CPUs are incredibly complex beasts.
One of the key features of a CPU is the cache.
Its not a flashy feature.
It doesnt advertise as well as the core count or peak boost frequency.
It is critical to performance, though.
Contents
Why Cache?
Modern CPUs are incredibly fast.
They perform more than five billion operations every second.
Keeping the CPU fed with data when it operates that fast is difficult.
The RAM has enough capacity to supply the CPU with data.
It can even transfer data every second, thanks to very high bandwidths.
Thats not the problem, though.
The problem is latency.
RAM can respond very quickly.
The problem is that very quickly is a long time when you do five billion things every second.
Even the fastest RAM has a latency above 60 nanoseconds.
Again, 60 nanoseconds sound like no time at all.
The problem is that if the CPU ran at 1GHz, it would take 1ns to complete a cycle.
With high-end CPUs hitting 5.7GHz, thats one cycle every 175 picoseconds.
Howre those 60 nanoseconds of latency looking now?
Thats 342 cycles of latency.
That sort of latency would be a killer for any CPU performance.
To get around that, a cache is used.
The cache is placed on the CPU die itself.
Its also much smaller than RAM and uses a different structure, SRAM rather than DRAM.
This makes it much quicker to respond than the main system RAM.
Lower tiers are faster but smaller.
L1 can have a latency of four or five clock cycles, much better than 342.
But Some CPUs Mention an L0?
The terminology for L1, L2, and L3 is pretty standard.
The vague understanding of what they mean and do is relatively common, even across CPU vendors.
This is because theyre governed by material and electrical physics; not much can change.
you might have a fast cache or a big cache, not both.
It needs to be bigger if you share a cache between multiple cores.

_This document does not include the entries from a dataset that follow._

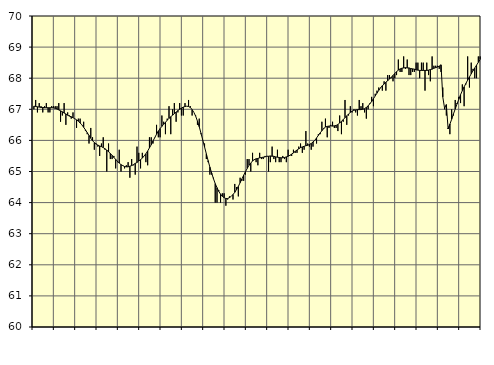
| Category | Piggar | Series 1 |
|---|---|---|
| nan | 67 | 67.1 |
| 1.0 | 67.3 | 67.09 |
| 1.0 | 66.9 | 67.08 |
| 1.0 | 67.2 | 67.07 |
| 1.0 | 67.1 | 67.06 |
| 1.0 | 66.9 | 67.06 |
| 1.0 | 67.1 | 67.05 |
| 1.0 | 67.2 | 67.05 |
| 1.0 | 66.9 | 67.05 |
| 1.0 | 66.9 | 67.05 |
| 1.0 | 67.1 | 67.05 |
| 1.0 | 67.1 | 67.05 |
| nan | 67.1 | 67.03 |
| 2.0 | 67.1 | 67.01 |
| 2.0 | 67.2 | 66.98 |
| 2.0 | 66.6 | 66.95 |
| 2.0 | 66.8 | 66.92 |
| 2.0 | 67.2 | 66.88 |
| 2.0 | 66.5 | 66.85 |
| 2.0 | 66.9 | 66.81 |
| 2.0 | 66.8 | 66.78 |
| 2.0 | 66.7 | 66.76 |
| 2.0 | 66.9 | 66.73 |
| 2.0 | 66.7 | 66.7 |
| nan | 66.4 | 66.66 |
| 3.0 | 66.7 | 66.62 |
| 3.0 | 66.7 | 66.56 |
| 3.0 | 66.5 | 66.5 |
| 3.0 | 66.6 | 66.42 |
| 3.0 | 66.3 | 66.34 |
| 3.0 | 66.2 | 66.25 |
| 3.0 | 65.9 | 66.16 |
| 3.0 | 66.4 | 66.07 |
| 3.0 | 66.1 | 65.99 |
| 3.0 | 65.7 | 65.93 |
| 3.0 | 65.9 | 65.88 |
| nan | 65.8 | 65.85 |
| 4.0 | 65.5 | 65.82 |
| 4.0 | 65.9 | 65.8 |
| 4.0 | 66.1 | 65.77 |
| 4.0 | 65.7 | 65.73 |
| 4.0 | 65 | 65.69 |
| 4.0 | 65.9 | 65.63 |
| 4.0 | 65.4 | 65.58 |
| 4.0 | 65.4 | 65.52 |
| 4.0 | 65.5 | 65.45 |
| 4.0 | 65.1 | 65.39 |
| 4.0 | 65.3 | 65.33 |
| nan | 65.7 | 65.27 |
| 5.0 | 65 | 65.22 |
| 5.0 | 65.2 | 65.19 |
| 5.0 | 65.1 | 65.16 |
| 5.0 | 65.2 | 65.15 |
| 5.0 | 65.3 | 65.15 |
| 5.0 | 64.8 | 65.17 |
| 5.0 | 65.4 | 65.19 |
| 5.0 | 65.2 | 65.22 |
| 5.0 | 64.9 | 65.26 |
| 5.0 | 65.8 | 65.29 |
| 5.0 | 65.6 | 65.34 |
| nan | 65.1 | 65.38 |
| 6.0 | 65.6 | 65.43 |
| 6.0 | 65.5 | 65.5 |
| 6.0 | 65.3 | 65.57 |
| 6.0 | 65.2 | 65.66 |
| 6.0 | 66.1 | 65.76 |
| 6.0 | 66.1 | 65.86 |
| 6.0 | 65.9 | 65.98 |
| 6.0 | 66.1 | 66.09 |
| 6.0 | 66.5 | 66.2 |
| 6.0 | 66.1 | 66.3 |
| 6.0 | 66.1 | 66.38 |
| nan | 66.8 | 66.45 |
| 7.0 | 66.6 | 66.52 |
| 7.0 | 66.2 | 66.58 |
| 7.0 | 66.7 | 66.65 |
| 7.0 | 67.1 | 66.71 |
| 7.0 | 66.2 | 66.76 |
| 7.0 | 67 | 66.81 |
| 7.0 | 67.2 | 66.86 |
| 7.0 | 66.6 | 66.91 |
| 7.0 | 66.9 | 66.96 |
| 7.0 | 67.2 | 67 |
| 7.0 | 66.8 | 67.04 |
| nan | 66.8 | 67.07 |
| 8.0 | 67.2 | 67.09 |
| 8.0 | 67.1 | 67.1 |
| 8.0 | 67.3 | 67.09 |
| 8.0 | 67.1 | 67.06 |
| 8.0 | 66.8 | 66.99 |
| 8.0 | 66.9 | 66.9 |
| 8.0 | 66.8 | 66.78 |
| 8.0 | 66.5 | 66.62 |
| 8.0 | 66.7 | 66.44 |
| 8.0 | 66.2 | 66.23 |
| 8.0 | 66 | 66.01 |
| nan | 65.9 | 65.79 |
| 9.0 | 65.4 | 65.57 |
| 9.0 | 65.3 | 65.35 |
| 9.0 | 64.9 | 65.14 |
| 9.0 | 64.9 | 64.95 |
| 9.0 | 64.8 | 64.77 |
| 9.0 | 64 | 64.61 |
| 9.0 | 64 | 64.48 |
| 9.0 | 64.4 | 64.36 |
| 9.0 | 64 | 64.27 |
| 9.0 | 64.3 | 64.2 |
| 9.0 | 64.3 | 64.16 |
| nan | 63.9 | 64.13 |
| 10.0 | 64.1 | 64.13 |
| 10.0 | 64.2 | 64.16 |
| 10.0 | 64.2 | 64.2 |
| 10.0 | 64.1 | 64.26 |
| 10.0 | 64.6 | 64.33 |
| 10.0 | 64.5 | 64.42 |
| 10.0 | 64.2 | 64.52 |
| 10.0 | 64.8 | 64.64 |
| 10.0 | 64.7 | 64.76 |
| 10.0 | 64.7 | 64.88 |
| 10.0 | 64.9 | 64.99 |
| nan | 65.4 | 65.1 |
| 11.0 | 65.4 | 65.2 |
| 11.0 | 65 | 65.27 |
| 11.0 | 65.6 | 65.34 |
| 11.0 | 65.4 | 65.38 |
| 11.0 | 65.3 | 65.41 |
| 11.0 | 65.2 | 65.42 |
| 11.0 | 65.6 | 65.44 |
| 11.0 | 65.4 | 65.45 |
| 11.0 | 65.4 | 65.46 |
| 11.0 | 65.5 | 65.47 |
| 11.0 | 65.5 | 65.49 |
| nan | 65 | 65.49 |
| 12.0 | 65.3 | 65.5 |
| 12.0 | 65.8 | 65.49 |
| 12.0 | 65.4 | 65.49 |
| 12.0 | 65.3 | 65.47 |
| 12.0 | 65.7 | 65.46 |
| 12.0 | 65.3 | 65.45 |
| 12.0 | 65.3 | 65.44 |
| 12.0 | 65.5 | 65.44 |
| 12.0 | 65.4 | 65.45 |
| 12.0 | 65.3 | 65.47 |
| 12.0 | 65.7 | 65.49 |
| nan | 65.5 | 65.52 |
| 13.0 | 65.5 | 65.56 |
| 13.0 | 65.7 | 65.6 |
| 13.0 | 65.6 | 65.65 |
| 13.0 | 65.6 | 65.69 |
| 13.0 | 65.8 | 65.73 |
| 13.0 | 65.9 | 65.77 |
| 13.0 | 65.6 | 65.79 |
| 13.0 | 65.7 | 65.81 |
| 13.0 | 66.3 | 65.83 |
| 13.0 | 65.9 | 65.84 |
| 13.0 | 65.8 | 65.87 |
| nan | 65.7 | 65.9 |
| 14.0 | 65.8 | 65.95 |
| 14.0 | 66 | 66 |
| 14.0 | 65.9 | 66.08 |
| 14.0 | 66.2 | 66.16 |
| 14.0 | 66.2 | 66.24 |
| 14.0 | 66.6 | 66.31 |
| 14.0 | 66.4 | 66.38 |
| 14.0 | 66.7 | 66.43 |
| 14.0 | 66.1 | 66.45 |
| 14.0 | 66.4 | 66.46 |
| 14.0 | 66.5 | 66.47 |
| nan | 66.6 | 66.46 |
| 15.0 | 66.4 | 66.47 |
| 15.0 | 66.4 | 66.48 |
| 15.0 | 66.3 | 66.51 |
| 15.0 | 66.8 | 66.56 |
| 15.0 | 66.2 | 66.61 |
| 15.0 | 66.6 | 66.67 |
| 15.0 | 67.3 | 66.73 |
| 15.0 | 66.5 | 66.79 |
| 15.0 | 66.8 | 66.85 |
| 15.0 | 67.1 | 66.9 |
| 15.0 | 66.9 | 66.94 |
| nan | 67 | 66.97 |
| 16.0 | 66.9 | 66.98 |
| 16.0 | 66.8 | 66.99 |
| 16.0 | 67.3 | 66.99 |
| 16.0 | 67.1 | 66.99 |
| 16.0 | 67.2 | 67 |
| 16.0 | 66.9 | 67.02 |
| 16.0 | 66.7 | 67.06 |
| 16.0 | 67 | 67.11 |
| 16.0 | 67.2 | 67.18 |
| 16.0 | 67.4 | 67.25 |
| 16.0 | 67.1 | 67.34 |
| nan | 67.5 | 67.43 |
| 17.0 | 67.6 | 67.52 |
| 17.0 | 67.7 | 67.61 |
| 17.0 | 67.7 | 67.69 |
| 17.0 | 67.6 | 67.76 |
| 17.0 | 67.9 | 67.81 |
| 17.0 | 67.6 | 67.87 |
| 17.0 | 68.1 | 67.92 |
| 17.0 | 68.1 | 67.97 |
| 17.0 | 68 | 68.03 |
| 17.0 | 67.9 | 68.09 |
| 17.0 | 68 | 68.15 |
| nan | 68.1 | 68.21 |
| 18.0 | 68.6 | 68.26 |
| 18.0 | 68.2 | 68.3 |
| 18.0 | 68.2 | 68.32 |
| 18.0 | 68.7 | 68.33 |
| 18.0 | 68.3 | 68.34 |
| 18.0 | 68.6 | 68.33 |
| 18.0 | 68.1 | 68.33 |
| 18.0 | 68.1 | 68.31 |
| 18.0 | 68.2 | 68.3 |
| 18.0 | 68.2 | 68.29 |
| 18.0 | 68.5 | 68.27 |
| nan | 68.5 | 68.26 |
| 19.0 | 68 | 68.25 |
| 19.0 | 68.5 | 68.25 |
| 19.0 | 68.5 | 68.25 |
| 19.0 | 67.6 | 68.25 |
| 19.0 | 68.5 | 68.25 |
| 19.0 | 68.1 | 68.26 |
| 19.0 | 67.9 | 68.28 |
| 19.0 | 68.7 | 68.29 |
| 19.0 | 68.4 | 68.32 |
| 19.0 | 68.4 | 68.34 |
| 19.0 | 68.4 | 68.36 |
| nan | 68.3 | 68.39 |
| 20.0 | 68.2 | 68.43 |
| 20.0 | 67.7 | 67.4 |
| 20.0 | 67 | 67.04 |
| 20.0 | 66.8 | 67.15 |
| 20.0 | 66.4 | 66.37 |
| 20.0 | 66.2 | 66.52 |
| 20.0 | 67 | 66.68 |
| 20.0 | 66.8 | 66.85 |
| 20.0 | 67.3 | 67.01 |
| 20.0 | 67.2 | 67.17 |
| 20.0 | 67.4 | 67.32 |
| nan | 67.2 | 67.47 |
| 21.0 | 67.8 | 67.6 |
| 21.0 | 67.1 | 67.72 |
| 21.0 | 67.8 | 67.83 |
| 21.0 | 68.7 | 67.94 |
| 21.0 | 67.7 | 68.04 |
| 21.0 | 68.5 | 68.14 |
| 21.0 | 68.3 | 68.24 |
| 21.0 | 68 | 68.33 |
| 21.0 | 68 | 68.42 |
| 21.0 | 68.7 | 68.51 |
| 21.0 | 68.7 | 68.6 |

To that end, L1 and L2 tend to be core specific.
The larger L3 cache tends to be shared between some or all cores on the CPU or chiplet.
It doesnt help to understand what it means, though.

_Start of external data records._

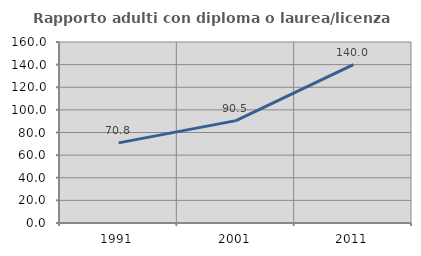
| Category | Rapporto adulti con diploma o laurea/licenza media  |
|---|---|
| 1991.0 | 70.833 |
| 2001.0 | 90.476 |
| 2011.0 | 140 |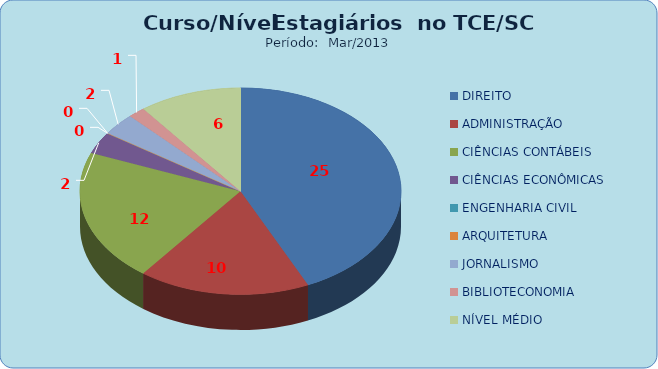
| Category | Series 0 |
|---|---|
| DIREITO | 25 |
| ADMINISTRAÇÃO | 10 |
| CIÊNCIAS CONTÁBEIS | 12 |
| CIÊNCIAS ECONÔMICAS | 2 |
| ENGENHARIA CIVIL | 0 |
| ARQUITETURA | 0 |
| JORNALISMO | 2 |
| BIBLIOTECONOMIA | 1 |
| NÍVEL MÉDIO | 6 |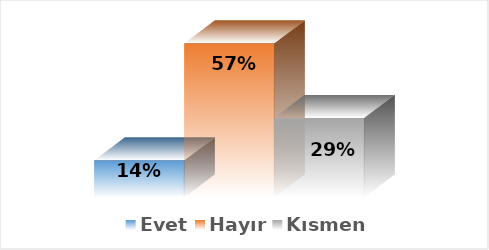
| Category | Evet | Hayır | Kısmen |
|---|---|---|---|
| 0 | 0.137 | 0.569 | 0.294 |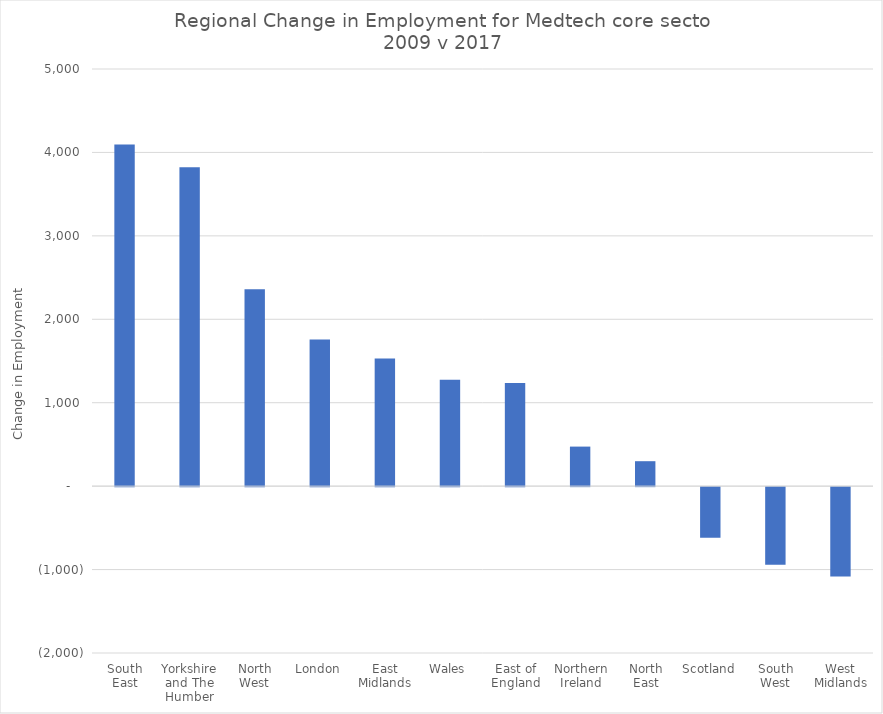
| Category | Change in Employment for Medtech core  2009 to 2017 |
|---|---|
| South East | 4095 |
| Yorkshire and The Humber | 3823 |
| North West | 2359 |
| London | 1757 |
| East Midlands | 1529 |
| Wales | 1274 |
| East of England | 1235 |
| Northern Ireland | 474 |
| North East | 299 |
| Scotland | -606 |
| South West | -930 |
| West Midlands | -1071 |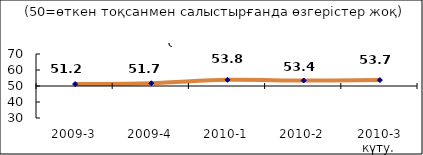
| Category | Диф.индекс ↓ |
|---|---|
| 2009-3 | 51.195 |
| 2009-4 | 51.725 |
| 2010-1 | 53.83 |
| 2010-2 | 53.44 |
| 2010-3 күту. | 53.7 |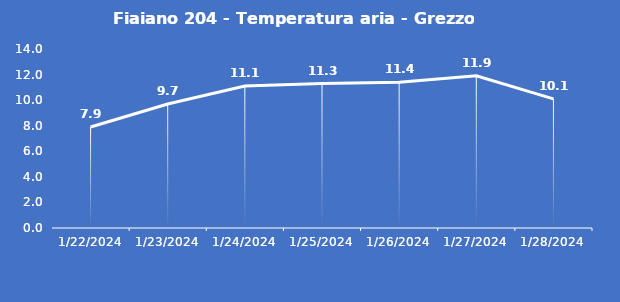
| Category | Fiaiano 204 - Temperatura aria - Grezzo (°C) |
|---|---|
| 1/22/24 | 7.9 |
| 1/23/24 | 9.7 |
| 1/24/24 | 11.1 |
| 1/25/24 | 11.3 |
| 1/26/24 | 11.4 |
| 1/27/24 | 11.9 |
| 1/28/24 | 10.1 |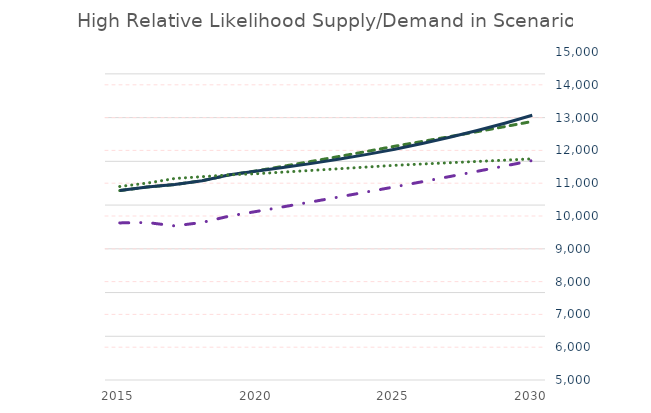
| Category | Supply in RO*RVU Ratio | Sum of Demand | Number of ROs |
|---|---|---|---|
| 2015.0 | 4330.918 | 4330.918 | 4424 |
| 2016.0 | 4413.407 | 4413.407 | 4503 |
| 2017.0 | 4468.855 | 4468.855 | 4608 |
| 2018.0 | 4558.145 | 4558.145 | 4649 |
| 2019.0 | 4691 | 4691 | 4691 |
| 2020.0 | 4785.474 | 4779.319 | 4718 |
| 2021.0 | 4892.593 | 4862.706 | 4755.596 |
| 2022.0 | 5002.109 | 4953.383 | 4793.492 |
| 2023.0 | 5114.077 | 5051.895 | 4831.689 |
| 2024.0 | 5228.551 | 5158.831 | 4870.191 |
| 2025.0 | 5345.587 | 5274.822 | 4909 |
| 2026.0 | 5454.344 | 5406.713 | 4938.249 |
| 2027.0 | 5565.312 | 5549.598 | 4967.673 |
| 2028.0 | 5678.539 | 5704.32 | 4997.272 |
| 2029.0 | 5794.069 | 5871.793 | 5027.047 |
| 2030.0 | 5911.949 | 6052.999 | 5057 |

you’re free to probably guess some things, though.
The other name it goes by can help a bit; thats micro-op cache.
Instead of caching data from memory, or full instructions, L0 caches micro-ops.
As werecently described, a micro-op is a feature of modern CPUs.

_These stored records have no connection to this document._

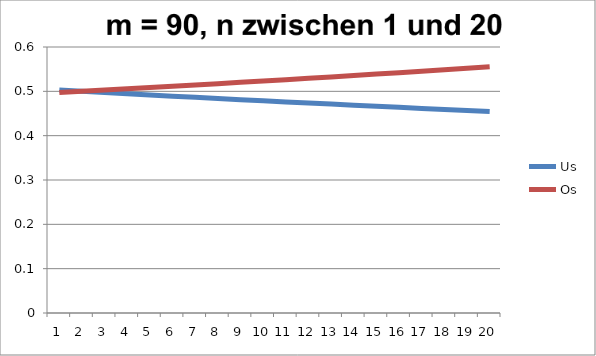
| Category | Us | Os |
|---|---|---|
| 0 | 0.503 | 0.497 |
| 1 | 0.5 | 0.5 |
| 2 | 0.497 | 0.503 |
| 3 | 0.495 | 0.506 |
| 4 | 0.492 | 0.508 |
| 5 | 0.489 | 0.511 |
| 6 | 0.486 | 0.514 |
| 7 | 0.484 | 0.517 |
| 8 | 0.481 | 0.52 |
| 9 | 0.479 | 0.523 |
| 10 | 0.476 | 0.526 |
| 11 | 0.474 | 0.529 |
| 12 | 0.471 | 0.533 |
| 13 | 0.469 | 0.536 |
| 14 | 0.466 | 0.539 |
| 15 | 0.464 | 0.542 |
| 16 | 0.462 | 0.545 |
| 17 | 0.459 | 0.549 |
| 18 | 0.457 | 0.552 |
| 19 | 0.455 | 0.556 |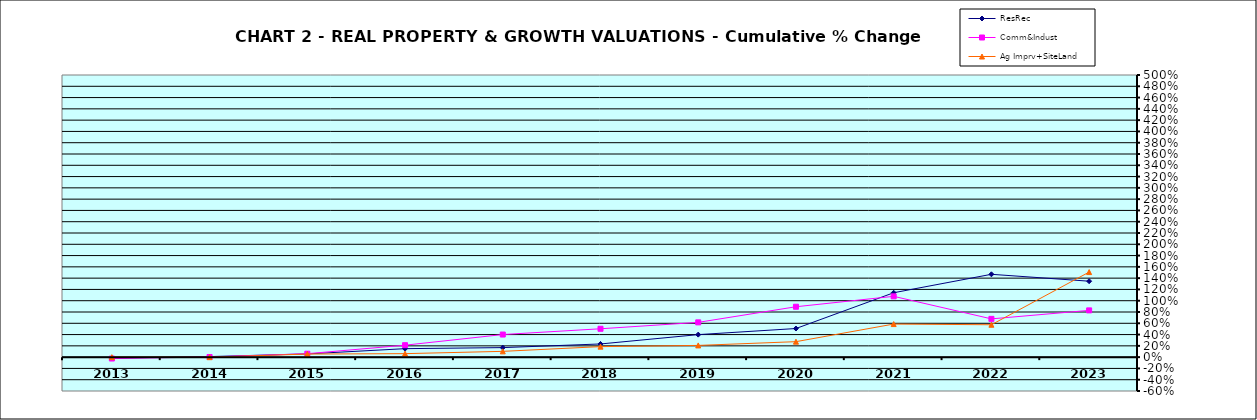
| Category | ResRec | Comm&Indust | Ag Imprv+SiteLand |
|---|---|---|---|
| 2013.0 | -0.017 | -0.025 | 0 |
| 2014.0 | 0.01 | 0.003 | -0.001 |
| 2015.0 | 0.057 | 0.061 | 0.055 |
| 2016.0 | 0.15 | 0.212 | 0.062 |
| 2017.0 | 0.169 | 0.401 | 0.103 |
| 2018.0 | 0.234 | 0.503 | 0.186 |
| 2019.0 | 0.399 | 0.616 | 0.208 |
| 2020.0 | 0.507 | 0.893 | 0.274 |
| 2021.0 | 1.141 | 1.078 | 0.586 |
| 2022.0 | 1.468 | 0.678 | 0.574 |
| 2023.0 | 1.346 | 0.829 | 1.507 |

Instructions in x86 and other ISAs are big, complex, and challenging to fit efficiently in a pipeline.
you’re free to pipeline them much more efficiently if you break them down into constituent micro-ops.
CPU Architecture ft Micro-Op Cache
To execute an instruction, a modern CPU decodes it.
This involves splitting the instruction into its constituent micro-ops and determining the memory locations that should be referenced.
This means that the exact instructions can be called again and again.
This then means that the same micro-ops get called again and again.
And if the same micro-ops are needed repeatedly, they can be cached.
Conclusion
L0 cache is another name for the micro-op cache.
It can be a part of modern CPUs that utilize micro-operations.
It typically holds a few thousand entries and has capacities listed in numbers of entries rather than bytes.
L0 can be accessed faster than L1, typically with a 1- or 0-cycle latency.